不知睡了多久,高志国在迷糊中突然听到一阵悦耳的音乐声。他立刻认出,这是巴赫的《D大调奏鸣曲》。他睁开迷离的双眼,见一名身材高大的中年男子远远站在落地窗前,手里端着一杯红酒,一边摇着杯子,一边望着窗外的景色出神。
阳光透过窗子洒在那人脸上,刻画出坚毅的轮廓。高志国认出了那个人,张开嘴,用沙哑的声音叫了一声:“晓生!”
牛晓生转过头来,对他笑了笑,说道:“醒啦?睡得可真够死的,怎么叫也叫不醒!”
高志国从沙发上翻身下来,来到酒柜前,也给自己斟了杯酒,笑道:“最近工作太忙,累的。”
牛晓生嘿嘿怪笑,指着他的裆部,谐谑道:“我看不是工作太忙,是别的地方太忙!”
高志国打了他一拳:“都快抱孙子的人了,还这么老不正经!”
两人正说笑,另一名男子端着一盘菜从厨房走了出来,高声道:“你们俩说什么呢,笑得花枝乱颤的,也给我说说。”
高志国惊喜道:“楚斌?你也来了?”
楚斌将盘子放在餐桌上,咂了下手指,道:“你当我想来呀!晓生说你快饿死了,我这不过来确认一下你到底死没死,好侵吞你的家产!”
高志国笑道:“你这辈子就是没投个好胎。你要是个女的,我保证娶你,到时候家产全是你的!”
楚斌啐道:“胡说八道!把爪子洗了过来吃饭。”
三人落座。牛晓生举杯提议:“来,为了咱们能够安度晚年,干杯!”
高、楚二人共同举杯,将杯中红酒一饮而尽。高志国嚼着楚斌的拿手菜“烫三丝”,翘起大拇指道:“好吃!咱哥几个都是各有所长,但是我最羡慕的,还你这做菜的手艺!”
楚斌忽然怅然一叹,放下杯子道:“可惜啊!我空有一把好手艺,最后却没来得及给自己做顿好吃的……”

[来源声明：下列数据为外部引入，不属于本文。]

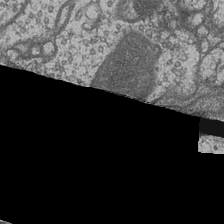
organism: Drosophila
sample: Optic medulla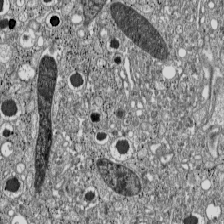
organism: C57BL Mouse
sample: Pancreatic islet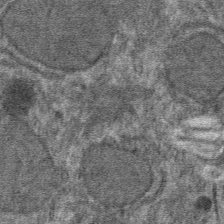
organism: Mouse
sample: Mouse hepatocytes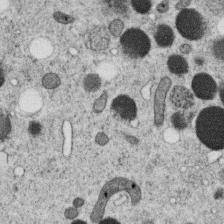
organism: C. elegans
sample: C. elegans oocyte; sperm cells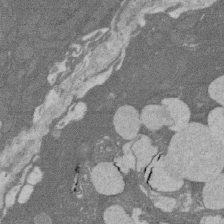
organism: Rat
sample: Salivary granule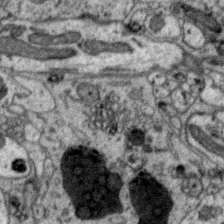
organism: Zebra finch
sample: Brain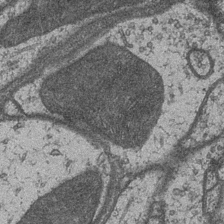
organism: Drosophila
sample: Optic medulla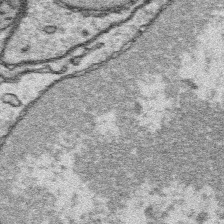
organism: Platynereis dumerilii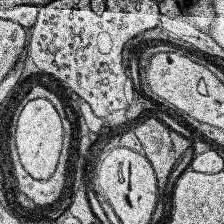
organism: Human
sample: Temporal Lobe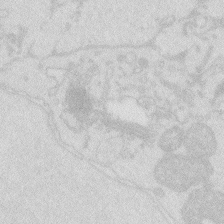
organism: Zebrafish
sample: Macrophage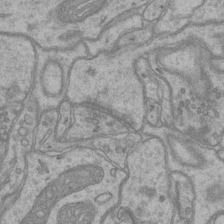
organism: Mouse
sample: CA1 Hippocampus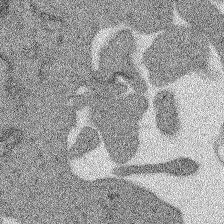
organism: Human
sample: HeLa cells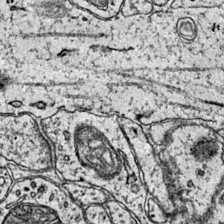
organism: Mouse
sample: Primary visual cortex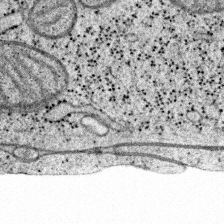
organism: Human
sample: HeLa cells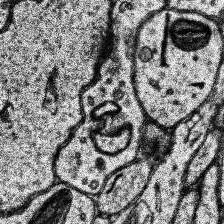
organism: Human
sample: Temporal Lobe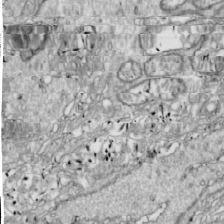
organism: Drosophila
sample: Cell division; meiosis; drosophila spermatocytes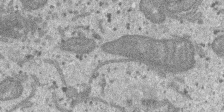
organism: Human
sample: Lung epithelial cells infected with SARS-CoV-2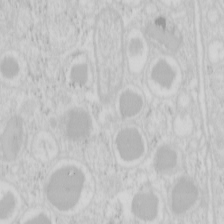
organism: Mouse
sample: Pancreas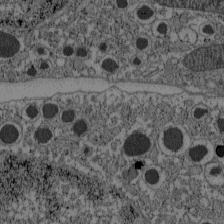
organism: C57BL Mouse
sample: Pancreatic islet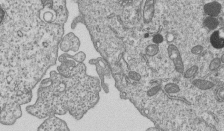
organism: Human
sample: MDA-MB-231 cells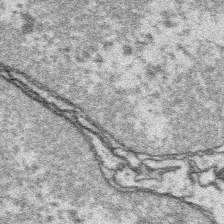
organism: Platynereis dumerilii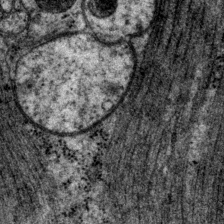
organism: P. pacificus
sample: Pharynx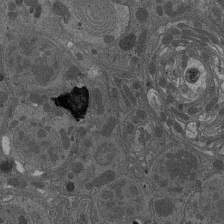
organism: Drosophila
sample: Antenna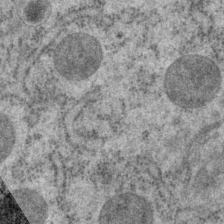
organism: P. pacificus
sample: Pharynx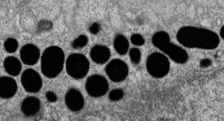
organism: Zebrafish
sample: Cilia; retinal pigment epithelium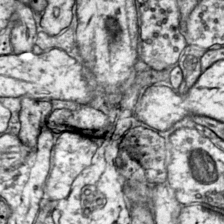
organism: Mouse
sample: Primary visual cortex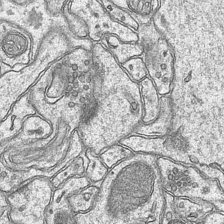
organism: Mouse
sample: CA1 Hippocampus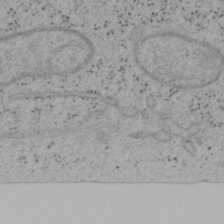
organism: Human
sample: HeLa cells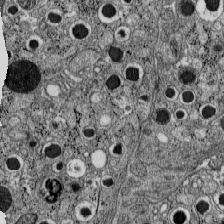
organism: C57BL Mouse
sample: Pancreatic islet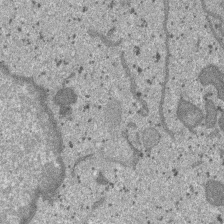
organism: Human
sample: Lung epithelial cells infected with SARS-CoV-2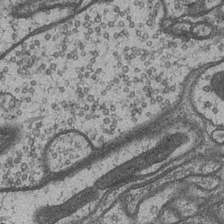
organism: Drosophila
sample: Optic medulla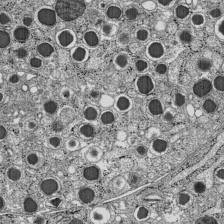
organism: C57BL Mouse
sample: Pancreatic islet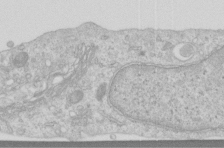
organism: Human
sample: Centriole in RPE cells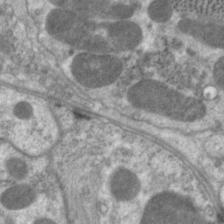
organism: C. elegans
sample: Pharynx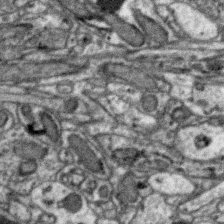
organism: Zebra finch
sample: Brain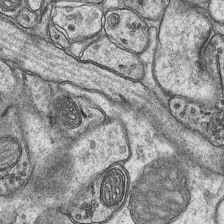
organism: Mouse
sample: CA1 Hippocampus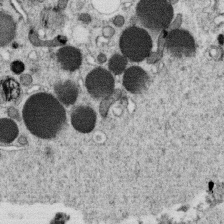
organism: C. elegans
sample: C. elegans oocyte; sperm cells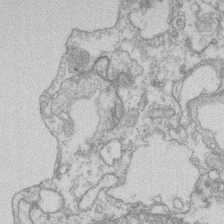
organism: Mouse
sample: T cell stromal cell synapse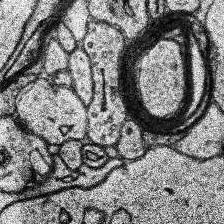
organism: Human
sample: Temporal Lobe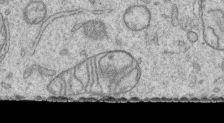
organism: Human
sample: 1205lu cells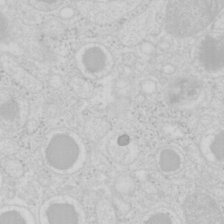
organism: Mouse
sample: Pancreas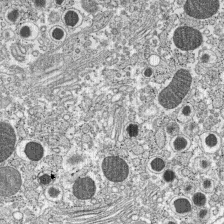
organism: C57BL Mouse
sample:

他眼中发出一道奇异的光芒,定定看着高志国说:“却全让你给吃了!”
高志国背后顿时升起一股凉意,干笑一声说:“你……什么意思?”
牛晓生见势头不对,赶忙来打圆场:“楚斌你说这个有意思吗?这种事哪儿怪得着人家志国呀!来来来,吃菜!”
楚斌凄然一笑:“是啊,怪不着!”说罢便闷头吃菜。
高志国越想越不对劲,刚刚那种寒意不减反增,顷刻间将他全身包裹了起来。正当此时,他发现了一件更令他毛骨悚然的事情——桌子上的倒影中,只有一双筷子在悬空舞动,楚斌却不见了!
“你怎么了?”牛晓生发现他面色不对,忙关切地询问。
“晓生,”高志国将吓得惨白的脸转了过去,“我忘了问你,你今天来找我干什么?”
牛晓生被他问得一头雾水,放下碗道:“去钓鱼呀,昨天说好了的!”
“去……”高志国感觉有一只手狠狠捏住了自己的心脏,“钓鱼?晓生,你们是什么时候到我家的,我怎么一点动静也没听到?”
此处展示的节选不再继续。